TASK BRIEF: Search the data below for the string "cells" and copy all lines where it shows up.

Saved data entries

___

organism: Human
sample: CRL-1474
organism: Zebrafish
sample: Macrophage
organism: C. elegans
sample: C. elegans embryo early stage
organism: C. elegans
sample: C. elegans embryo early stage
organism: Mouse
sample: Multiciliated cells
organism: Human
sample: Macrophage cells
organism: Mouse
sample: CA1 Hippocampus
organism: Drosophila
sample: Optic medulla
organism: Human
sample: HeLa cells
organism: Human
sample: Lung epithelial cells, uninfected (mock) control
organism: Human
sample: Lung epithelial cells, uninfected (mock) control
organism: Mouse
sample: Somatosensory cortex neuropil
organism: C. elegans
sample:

___

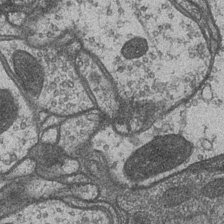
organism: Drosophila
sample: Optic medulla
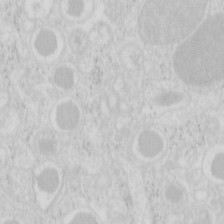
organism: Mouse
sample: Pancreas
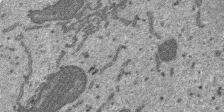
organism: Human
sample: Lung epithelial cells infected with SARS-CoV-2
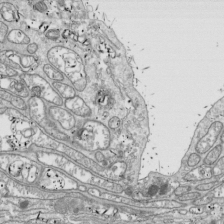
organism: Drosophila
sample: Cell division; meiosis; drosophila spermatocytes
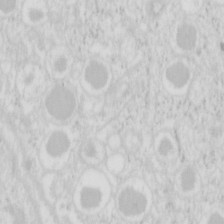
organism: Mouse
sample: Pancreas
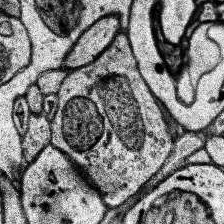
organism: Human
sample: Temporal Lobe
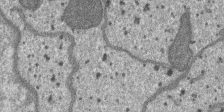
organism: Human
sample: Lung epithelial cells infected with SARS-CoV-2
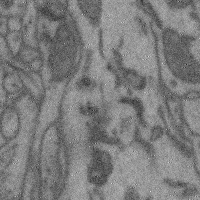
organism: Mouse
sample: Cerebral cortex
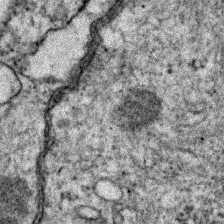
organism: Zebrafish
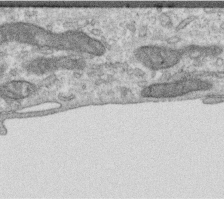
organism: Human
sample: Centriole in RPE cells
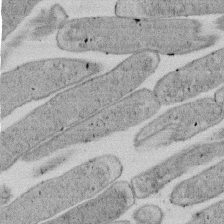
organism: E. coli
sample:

___

TASK SOLUTION:
sample: Multiciliated cells
sample: Macrophage cells
sample: HeLa cells
sample: Lung epithelial cells, uninfected (mock) control
sample: Lung epithelial cells, uninfected (mock) control
sample: Lung epithelial cells infected with SARS-CoV-2
sample: Lung epithelial cells infected with SARS-CoV-2
sample: Centriole in RPE cells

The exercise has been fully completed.